The generation of these noisy labels are provided in this Jupyter notebook. We have also updated fastai’s train_imagenette.py to utilize the new noisy labels. If you want to train on the Noisy Imagenette dataset using this script, just simply pass the --pct-noise argument to the script with the desired noise level.

Note

The validation set remains clean and its labels are not changed. While technically the accuracy metric is robust to noise, I believe it’s simpler to use a clean validation set to clearly understand see if a model is learning appropriate decision boundaries on the ground truth.

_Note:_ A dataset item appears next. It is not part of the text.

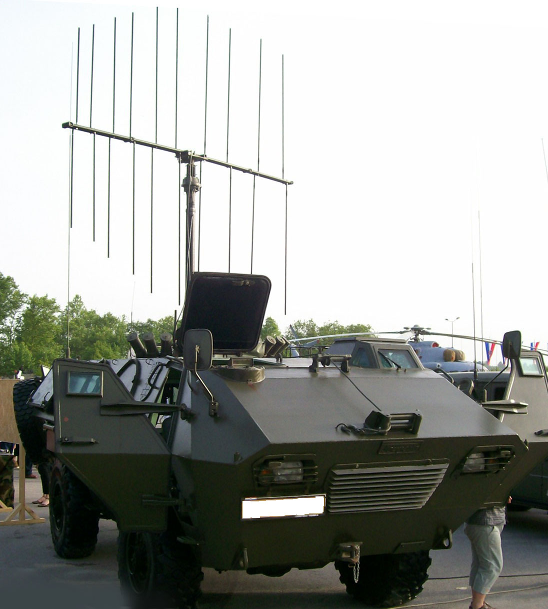 LOV-T1 Ometač: lako oklopno vozilo za elektoničku borbu

For the original Imagenette dataset, there are technically (3 image sizes)*(4 number of epoch levels) for both Imagenette and Imagewoof giving a total of 24 leaderboards. If we had each of these 24 leaderboards for the previously mentioned 4 noise levels (1%, 5%, 25%, 50%), that would give us 96 leaderboards! Instead, the Imagenette repository only maintains leaderboards for Noisy Imagenette (and not Imagewoof) for 5% and 50% noise (24 leaderboards). Just like with the regular Imagenette leaderboards, feel free to send a pull request to the Imagenette repository with your results if it beats the current top score. I have provided a baseline which is currently on the leaderboards, as well as a CSV file with the baseline accuracy for all 96 leaderboards.

Backstory

For some background, I started looking into training with label noise because of the recent Cassava Leaf Disease Kaggle Competition (my team was able win a silver medal, see here), which had a really noisy dataset. One of the recent techniques I heard about was SAM, which recently achieved a state-of-the-art score on ImageNet (only to be beaten in a few weeks by techniques/models like Meta Pseudo Labels and NFNets). However, the paper also included some improvements to noisy label training. I had a fastai implementation in-progress for the SAM optimizer (probably will describe in an upcoming blog post) and I wanted to test out its noisy label training capabilities on a dataset. I thought about corrupting the Imagenette labels and use that as my dataset for testing SAM. Jeremy Howard suggested adding it to the main Imagenette dataset and here we are!

Closing Remarks

In conclusion, I hope that this Noisy Imagenette datasets serves as a useful benchmarking dataset for machine learning community when it comes to testing and comparing techniques for training on noisy labels. I hope to experiment with some of these techniques like SAM, the different loss functions, etc. and record those results over on this blog, so be sure to keep an eye on this blog, or follow me on Twitter to get the latest updates!

Acknowledgments

I’d like to thank Jeremy Howard and especially Hamel Husain for adding the Noisy Imagenette dataset. I also would like to thank Hamel Husain for reviewing my blog post and providing feedback. I’d like to thank Isaac Flath for pointing out an error I originally had when generating the dataset.